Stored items
::::

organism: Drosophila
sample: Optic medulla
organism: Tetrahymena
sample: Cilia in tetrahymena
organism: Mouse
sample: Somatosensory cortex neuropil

::::

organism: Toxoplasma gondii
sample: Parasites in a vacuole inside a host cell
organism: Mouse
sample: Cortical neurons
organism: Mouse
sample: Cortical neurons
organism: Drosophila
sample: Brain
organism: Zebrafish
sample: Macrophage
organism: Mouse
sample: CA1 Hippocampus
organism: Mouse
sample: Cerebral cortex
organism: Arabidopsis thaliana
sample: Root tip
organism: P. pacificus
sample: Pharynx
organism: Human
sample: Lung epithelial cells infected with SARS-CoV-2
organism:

::::

> _Problem to solve_: Copy the lines of the data above exactly as written, beginning with the line containing "sample: Parasites in" and ending with the line containing "sample: Lung epithelial", and leave out all other lines.

> _Solution for this exercise_:
sample: Parasites in a vacuole inside a host cell
organism: Mouse
sample: Cortical neurons
organism: Mouse
sample: Cortical neurons
organism: Drosophila
sample: Brain
organism: Zebrafish
sample: Macrophage
organism: Mouse
sample: CA1 Hippocampus
organism: Mouse
sample: Cerebral cortex
organism: Arabidopsis thaliana
sample: Root tip
organism: P. pacificus
sample: Pharynx
organism: Human
sample: Lung epithelial cells infected with SARS-CoV-2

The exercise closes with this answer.